September 3 News Items

Island Britain: Sleepy Isle of Man Moves Into the Space Age (Source: Times Online)
The Isle of Man, 220 square miles of hill and glen with 82,000 inhabitants, has reinvented itself. Its business now is business, not tourists or kippers. A self-governing island, which belongs to neither the United Kingdom nor the European Union, it responded to the collapse of tourism by slashing taxes and developing a financial sector.

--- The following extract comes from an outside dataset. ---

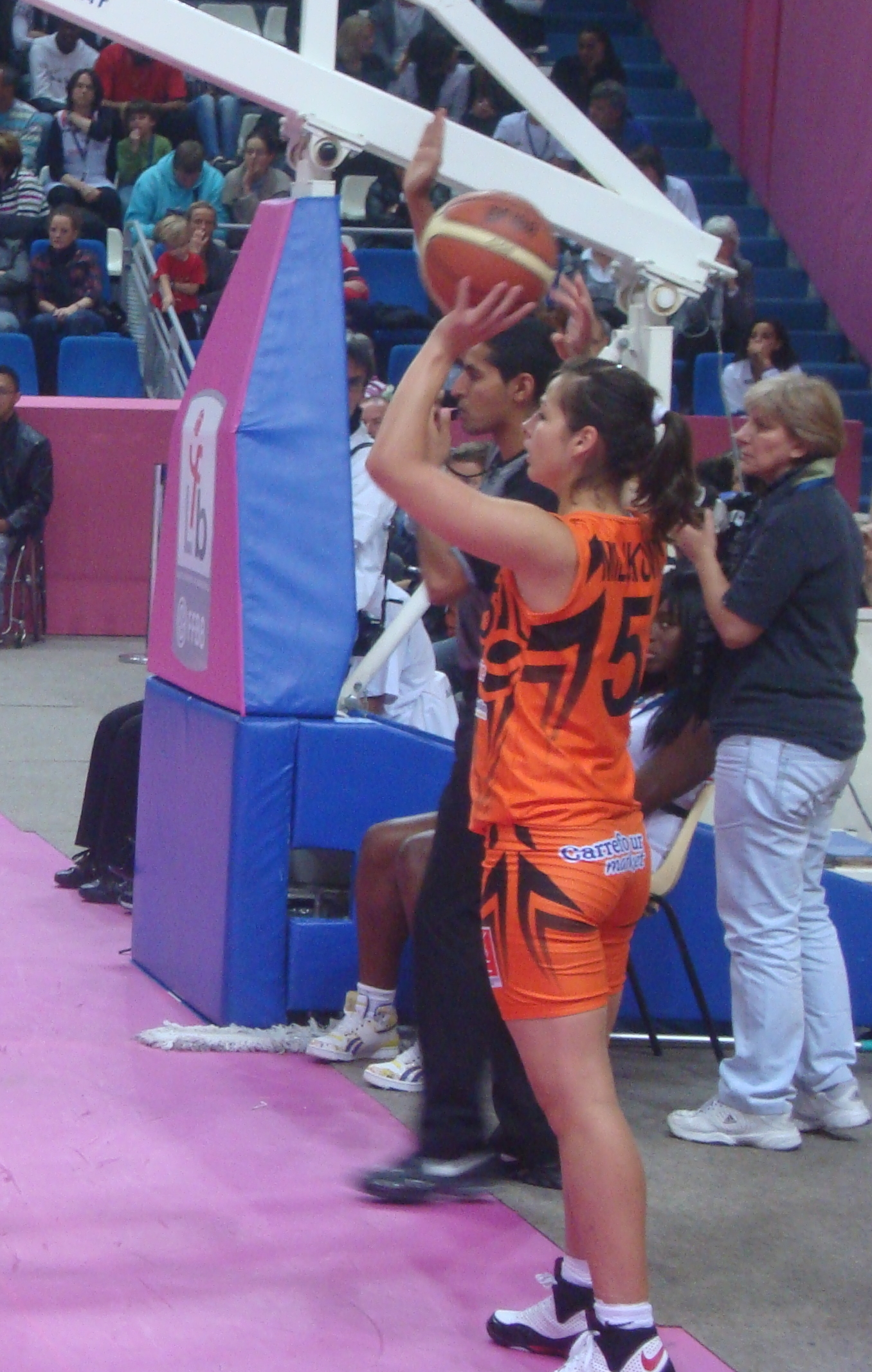 La joueuse de basket-ball serbe Maja Miljkovic sous le maillot de Bourges
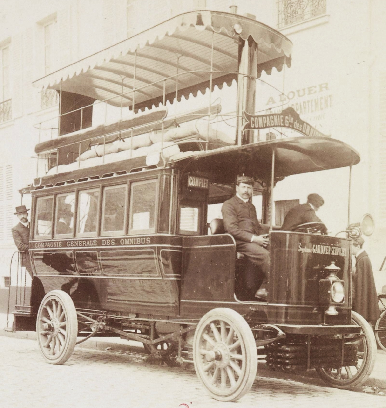 [Collection Jules Beau. Photographie sportive] : T. 30. AnnÃ©e 1905 / Jules Beau : F. 2. Omnibus automobiles, Paris
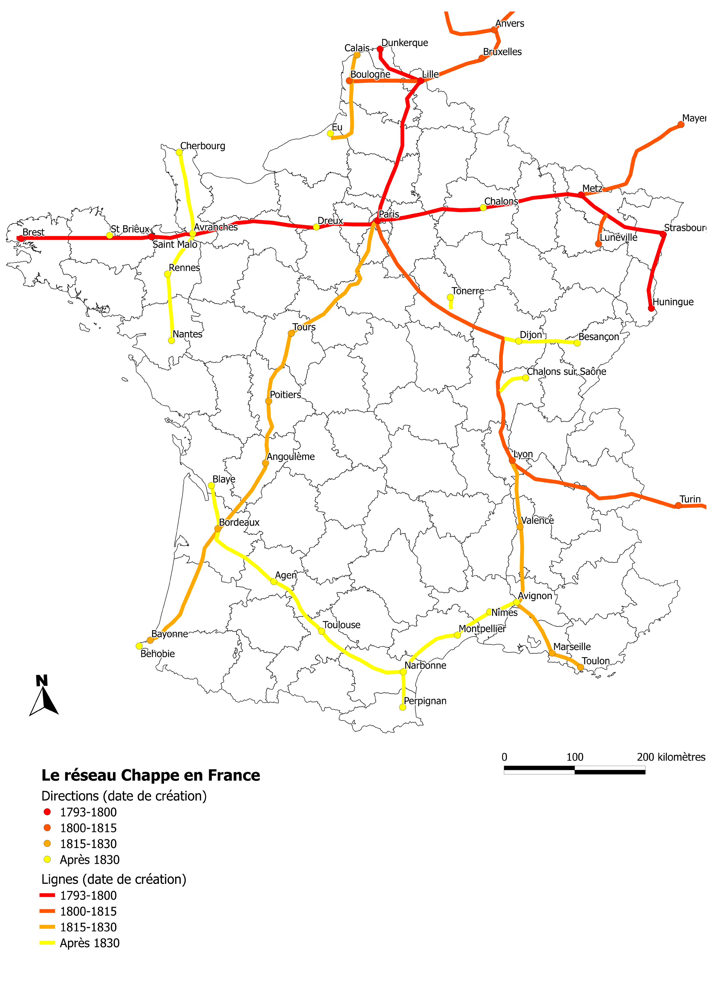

This outcrop in the Irish Sea is a magnet for entrepreneurs, an incubator for new enterprises of the most surprising sort. A Manx company called CVI made the laser optics with which NASA’s Phoenix Lander spotted snow on Mars last year. Another Manx company, Odyssey Moon, is competing to win the $30million (£18.4million) Google Lunar X prize by putting a robotic landing craft on the Moon. A third, Excalibur Almaz, is developing space tourism.

Later this month Nicole Stott, wife of a Manxman, will begin her four months at the International Space Station. The Isle of Man has officially joined the space race. Mrs Stott’s husband, Chris, a space fanatic working for Lockheed Martin in the late 1990s, persuaded the island’s Government to file for the orbital satellite space slots that it is entitled to. In 2004 Allan Bell, the Treasury Minister, needed a headline-grabbing announcement for his budget and declared a zero corporate tax rate for space activities. The response, he says, was “quite amazing”. (9/3)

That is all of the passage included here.